Monday, July 9, 2012

"Something's Gotta Give"

I have been diddling around about writing in my blog off and on for weeks!  I have no good reason why I have been so unproductive lately.  It's not as if I have been involved in some huge project, or been on vacation, or even been under the weather.  I just lack motivation.


Before  retired when I was still trying to find a permanent and palatable job here in Austin, nearly every ad or recruitment site mentioned some variation of "needs to be a self-starter."  And every time I came across that phrase I knew I was doomed.


I will follow directions that I am given.   I will work hard to complete a "to do" list quickly and efficiently.  I will accomplish all aspects of whatever job I am assigned.  I am a fast worker.  I can get things done.  I can be one of the best employees in the company.   I can even be a good manager as long as I have a clear understanding of what is expected, what needs to be done, and the timeframe within which it needs to be accomplished.  I respond extremely well to praise or compliments.  I will do everything in my power to meet someone else's expectations of me.  (Perhaps this is part of why I always wish more people would read and comment on my "Musings".)


What I can't do, however, is be a self-starter. I am no good at coming up with ideas or plans for something new or innovative, and I positively suck at being motivated on my own! I am the very personification of the second part of  Newton's First Law of Motion, (simply stated as):


"An object in motion shall remain in motion 
(until encountering an external Force); 
and an object at rest shall remain at rest."

In other words, once I start to do nothing, I continue doing nothing!    I am so far from a self-starter it's laughable.  If something is expected of me by someone else, 99% of the time I will do my best to accomplish it quickly and well.


At any given time, there are a million things that need my attention to varying degrees.  Some are one time actions (e.g., planting bulbs in the Spring), others are occasional actions (e.g., polishing silver), and still others are those dreadful,  repeated-to-infinity actions (e.g., dusting or laundry) and lastly are those things that I SHOULD do (e.g., write!)
If there are, however, no expectations, no boss, no deadlines, no one relying on my effort to get a job done, I can pretty much guarantee that I will not do anything. When I sits, I stays sat!! 

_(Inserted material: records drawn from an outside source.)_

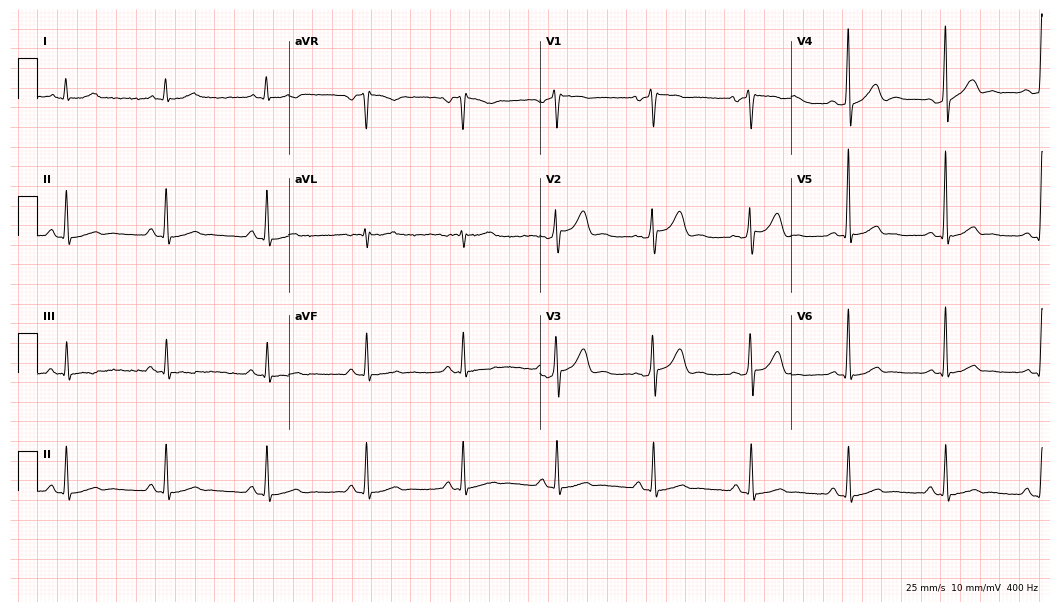
Resting 12-lead electrocardiogram. Patient: a man, 37 years old. None of these six findings is recorded: first-degree AV block, right bundle branch block, left bundle branch block, sinus bradycardia, atrial fibrillation, sinus tachycardia.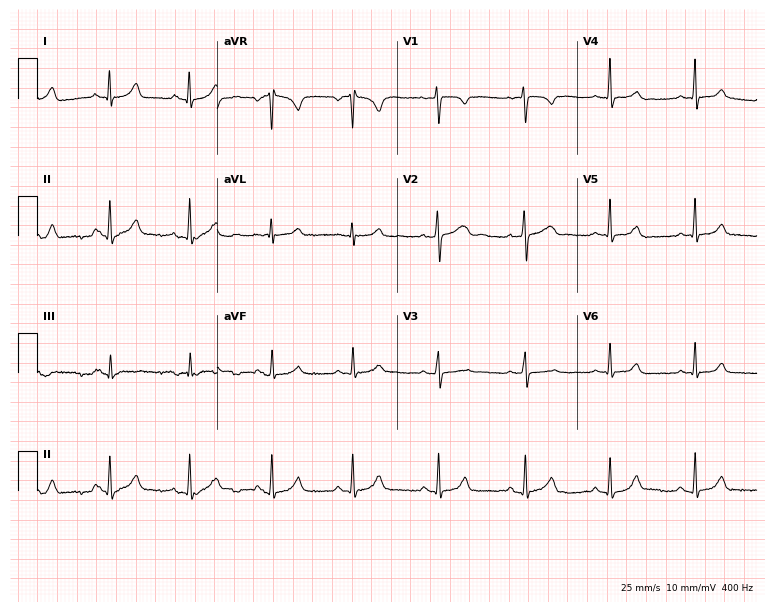
ECG (7.3-second recording at 400 Hz) — a woman, 20 years old. Labelled as a normal ECG.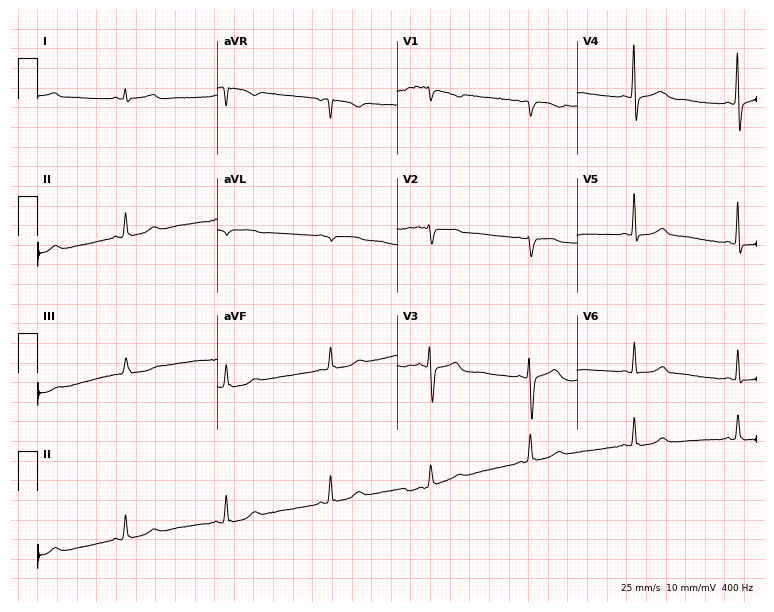
Standard 12-lead ECG recorded from a 47-year-old female patient (7.3-second recording at 400 Hz). None of these six findings is recorded: first-degree AV block, right bundle branch block (RBBB), left bundle branch block (LBBB), sinus bradycardia, atrial fibrillation (AF), sinus tachycardia. Only these six findings were labelled.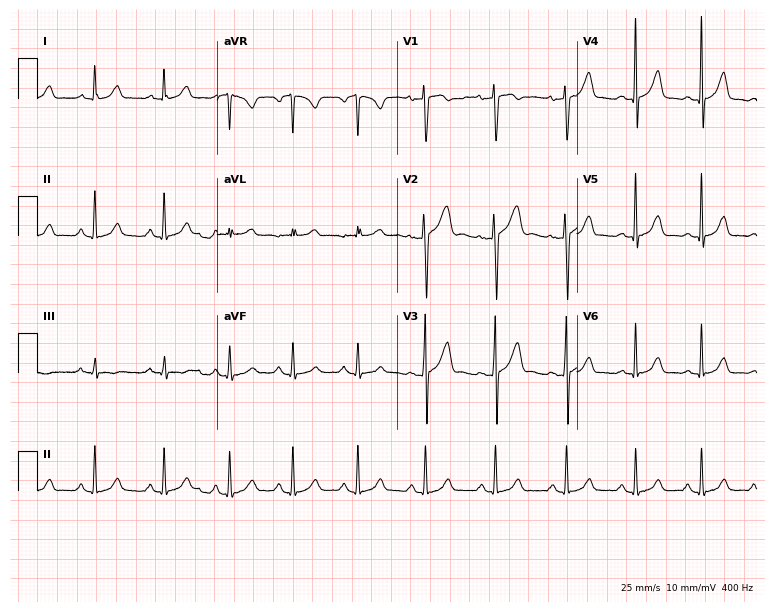
ECG (7.3-second recording at 400 Hz) — a woman, 20 years old. Screened for six findings — first-degree AV block, right bundle branch block (RBBB), left bundle branch block (LBBB), sinus bradycardia, atrial fibrillation (AF), sinus tachycardia — none is recorded. Other findings, if any, are not listed.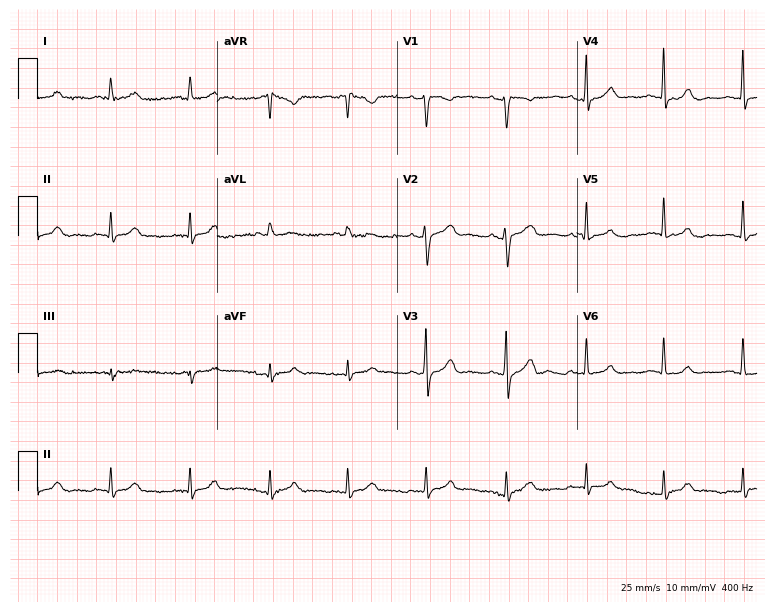
ECG — a 66-year-old female patient. Screened for six findings — first-degree AV block, right bundle branch block, left bundle branch block, sinus bradycardia, atrial fibrillation, sinus tachycardia — none is recorded.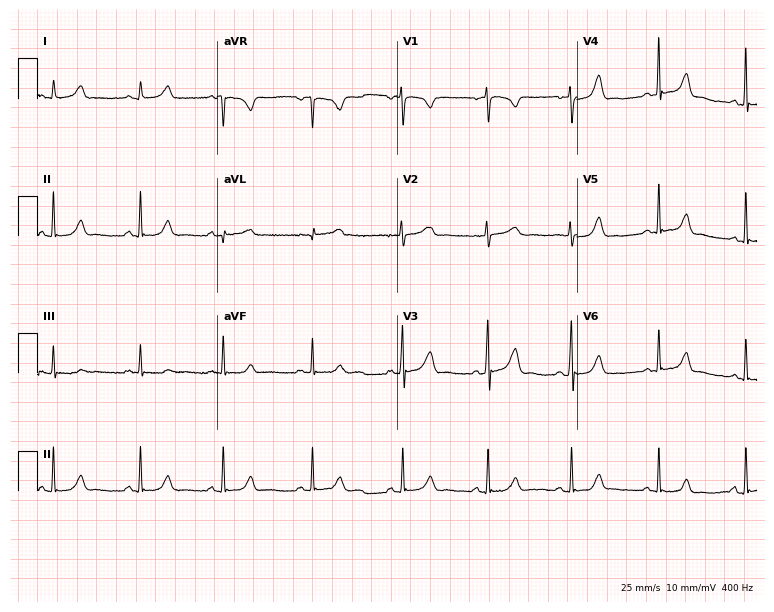
ECG (7.3-second recording at 400 Hz) — a female patient, 21 years old. Labelled as a normal ECG.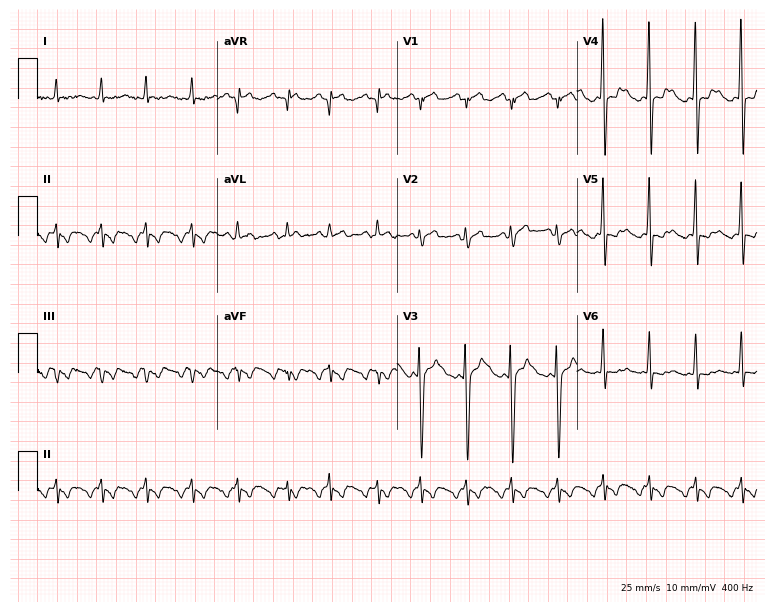
Electrocardiogram (7.3-second recording at 400 Hz), a male, 80 years old. Of the six screened findings (first-degree AV block, right bundle branch block, left bundle branch block, sinus bradycardia, atrial fibrillation, sinus tachycardia), none is recorded. Other findings, if any, are not listed.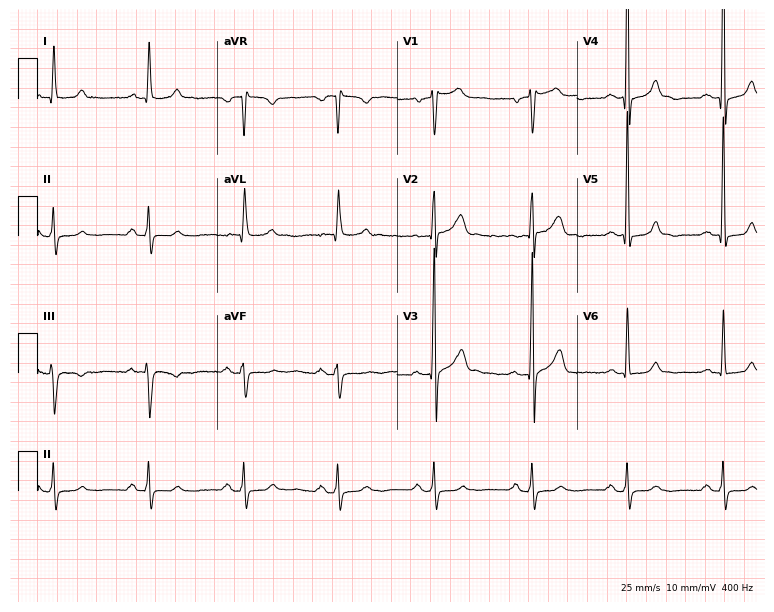
12-lead ECG (7.3-second recording at 400 Hz) from a male patient, 53 years old. Screened for six findings — first-degree AV block, right bundle branch block, left bundle branch block, sinus bradycardia, atrial fibrillation, sinus tachycardia — none is recorded. Findings outside these six are not listed.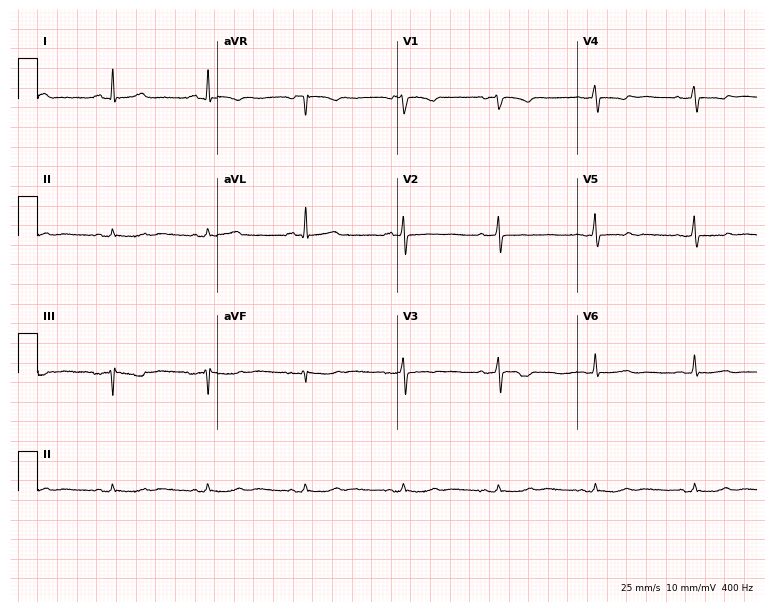
ECG — a 58-year-old woman. Screened for six findings — first-degree AV block, right bundle branch block (RBBB), left bundle branch block (LBBB), sinus bradycardia, atrial fibrillation (AF), sinus tachycardia — none is recorded.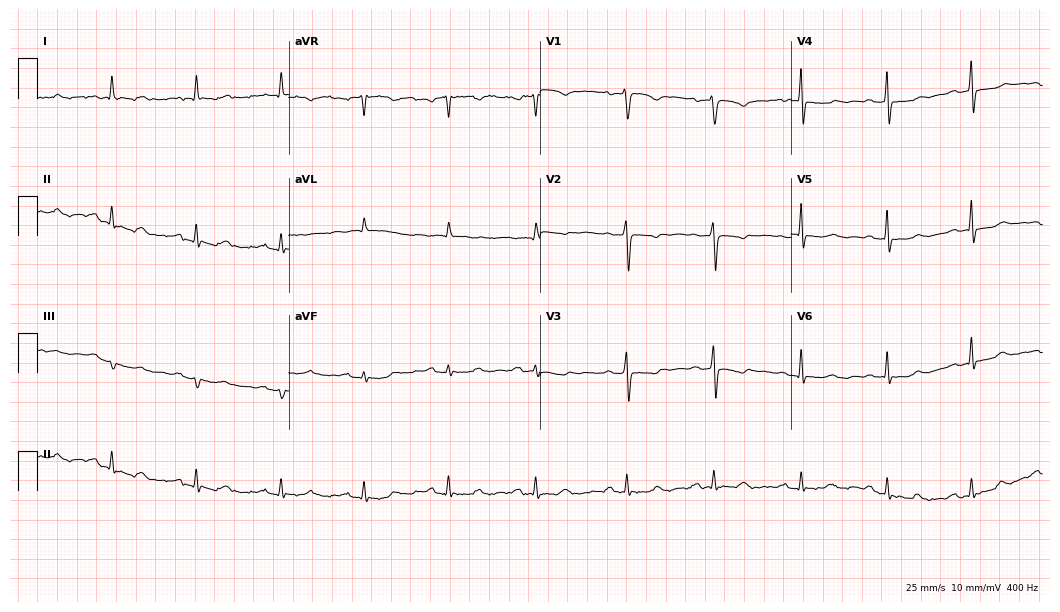
12-lead ECG (10.2-second recording at 400 Hz) from a 58-year-old female patient. Screened for six findings — first-degree AV block, right bundle branch block, left bundle branch block, sinus bradycardia, atrial fibrillation, sinus tachycardia — none is recorded.

I believe that this is not so much a lack in my character or good fortune as it is a genetic problem!  I just don't have a very strong motivation gene!!  My DNA must be missing the amino acids that govern such things.  My individual genome has to be a few chromosomes short of a normal person's get up and go!   


So, when you encounter a period of time when I appear to have given up writing or disappeared into cyberspace, remember it's not my fault!  I am genetically impaired!  Even Shakespeare said so!  Sort of....

"The fault, Dear Brutus, lies not in our stars, 
but in ourselves...." 

[Act I Scene II "Julius Caesar".] 


Either that, or I'm just plain bone-lazy.... 

* * * * * 

On a related side-note, I never realized that Newton's First Law of Motion had been set to music!  Remember this 1950s song??



When an irresistible force, such as you,

Meets an old immovable object like me,
You can bet as sure as you live,
Something's gotta give, something's gotta give,
Something's gotta give!

--  Johnny Mercer






4 comments:

  1. Here's another prime example that you and I have to be related! I lack motivation to do much of anything. At least the things I don't want to do. And that's almost everything. My recliner calls me like the mythological sirens of old. LOL! Your blog was a "hoot" today. So even if you're not motivated, your humor isn't effected.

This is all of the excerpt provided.